En estos últimos años, cualquiera que esté un poco familiarizado con la obra de jóvenes escritores puede reconocer el nombre de Yonnier Torres Rodríguez (Villa Clara, 1981). Sociólogo de carrera, miembro activo de la Asociación Hermanos Saíz, es ya una figura recurrente en paneles y debates sobre la más reciente literatura cubana y sus protagonistas: los narradores noveles. Además, Yonnier escribe de todo un poco, narrativa, ciencia ficción (CF), poesía, ensayos; pertenece a la UNEAC y ha ganado premios nacionales de importancia como el Calendario de Narrativa 2011; todo lo anterior lo hace uno de los rostros más prominente dentro de los novísimos autores de las letras cubanas en la actualidad y la auto-nominada «generación 0».

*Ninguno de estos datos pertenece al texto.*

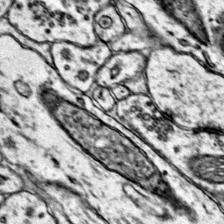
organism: Mouse
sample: Primary visual cortex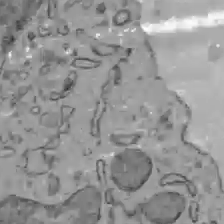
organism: C57BL Mouse
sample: Liver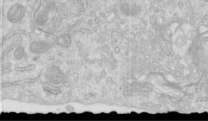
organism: Human
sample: Centriole in RPE cells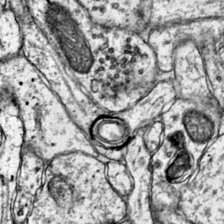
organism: Mouse
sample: Primary visual cortex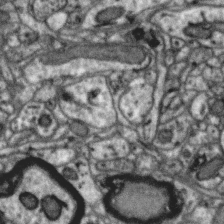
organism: Zebra finch
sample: Brain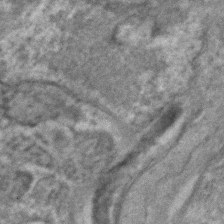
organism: C. elegans
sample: C. elegans embryo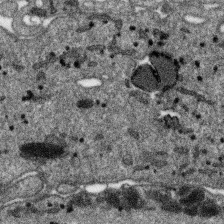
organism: Human
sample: Lung epithelial cells infected with SARS-CoV-2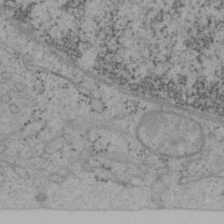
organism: Human
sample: HeLa cells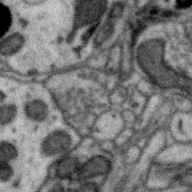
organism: Zebra finch
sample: Brain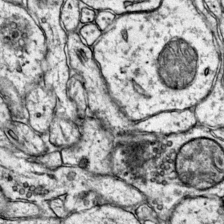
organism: Mouse
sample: Primary visual cortex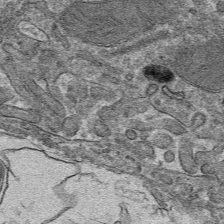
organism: Mouse
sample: Mouse hepatocytes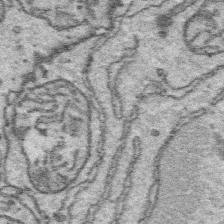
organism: Platynereis dumerilii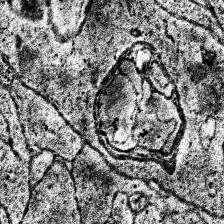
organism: Human
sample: Temporal Lobe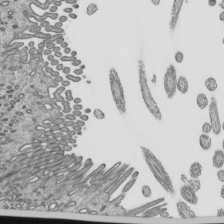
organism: Mouse
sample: Mouse epididymis efferent ductule cilia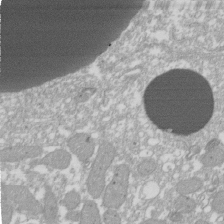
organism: Xenopus
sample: Cilia; centrioles in frog embryo cells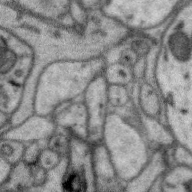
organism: Zebra finch
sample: Brain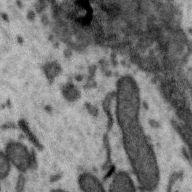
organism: Zebra finch
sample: Brain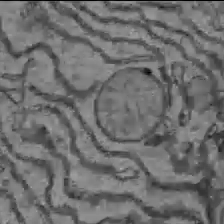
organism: C57BL Mouse
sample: Liver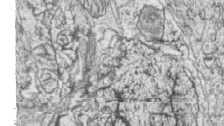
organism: Zebrafish
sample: synaptic ribbons in rod cells and cone cells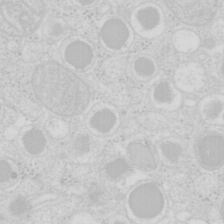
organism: Mouse
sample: Pancreas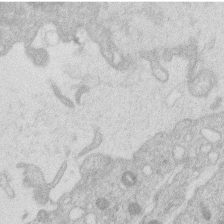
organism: Human
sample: Macrophage cells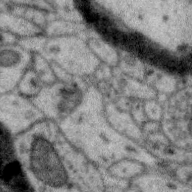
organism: Zebra finch
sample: Brain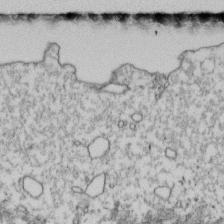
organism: Human
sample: Activated Jurkat CD4+ T cells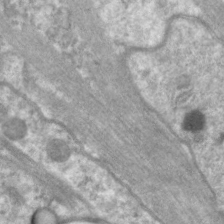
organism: C. elegans
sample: Pharynx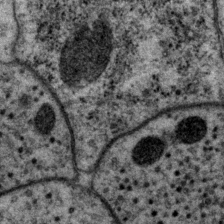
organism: P. pacificus
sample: Pharynx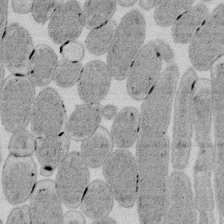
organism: E. coli
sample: Bacterial nucleoid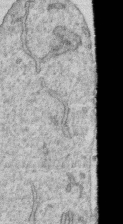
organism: Human
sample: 1205lu cells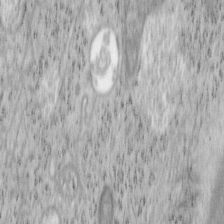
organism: Human
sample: HeLa cells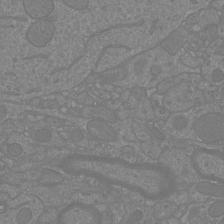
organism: Mouse
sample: Cortical neurons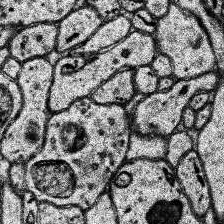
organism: Human
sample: Temporal Lobe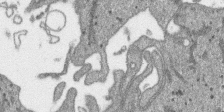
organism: Human
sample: Lung epithelial cells infected with SARS-CoV-2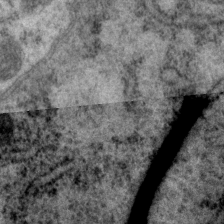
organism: P. pacificus
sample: Pharynx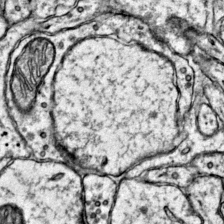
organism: Mouse
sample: Primary visual cortex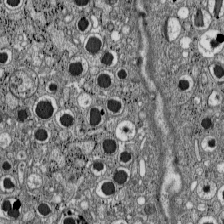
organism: C57BL Mouse
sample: Pancreatic islet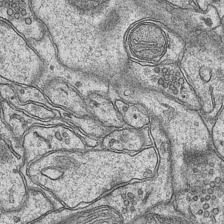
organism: Mouse
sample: CA1 Hippocampus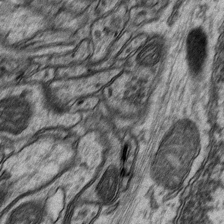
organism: Mouse
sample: CA1 Hippocampus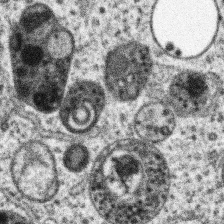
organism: Human
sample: HeLa cells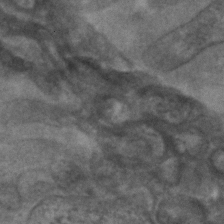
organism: C. elegans
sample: C. elegans embryo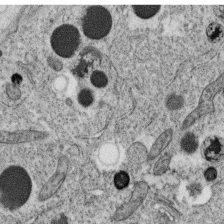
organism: C. elegans
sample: C. elegans oocyte; sperm cells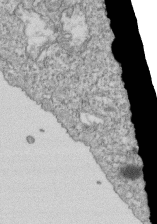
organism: Human
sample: HeLa cell HIV synapse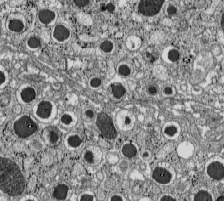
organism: C57BL Mouse
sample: Pancreatic islet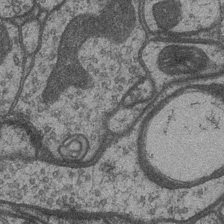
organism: Drosophila
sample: Optic medulla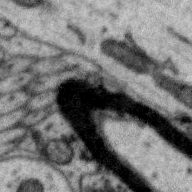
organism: Zebra finch
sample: Brain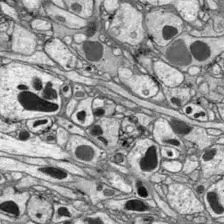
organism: Drosophila
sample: Optic lobe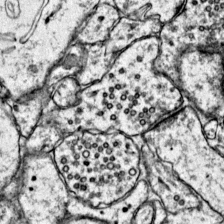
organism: Mouse
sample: Primary visual cortex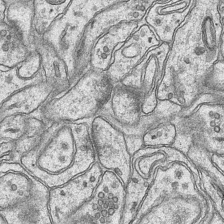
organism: Mouse
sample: CA1 Hippocampus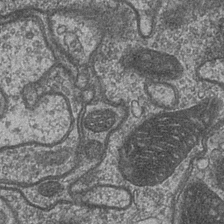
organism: Drosophila
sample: Optic medulla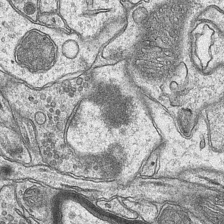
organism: Mouse
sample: CA1 Hippocampus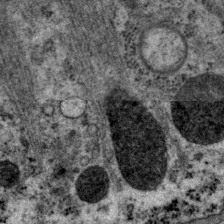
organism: P. pacificus
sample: Pharynx

De forma particular, siempre he sabido reconocerle a Yonnier su constancia y disciplina a la hora de enfrentarse a la labor literaria. Recuerdo que nos presentaron allá por el año 2007 o 2008, en una de las sesiones del taller literario Espacio Abierto, al cual asistía él por primera vez. Un par de detalles quedaron en mi mente de aquel encuentro: no era de La Habana y vivía albergado en la UCI, donde si la memoria no me traiciona cumplía alguna especie de servicio social, o algo así, como profesor. En ese entonces, con la característica arbitrariedad de quien no ha despuntado aún en su carrera y ve a cuantos le rodean cual enemigos y competidores desleales e indignos, se tornó una costumbre comentar entre los más habituales los relatos que el villaclareño presentaba en nuestras tertulias. Quizás su prosa no fuera la más ortodoxa a la hora de abordar las aristas de la CF o tal vez sus temas estuvieran plagados de alegorías e imágenes simbólicas algo complicadas de decodificar, pero eso sí, la calidad escritural y el nivel técnico tenían un respaldo profundo, inexpugnable a comentarios críticos.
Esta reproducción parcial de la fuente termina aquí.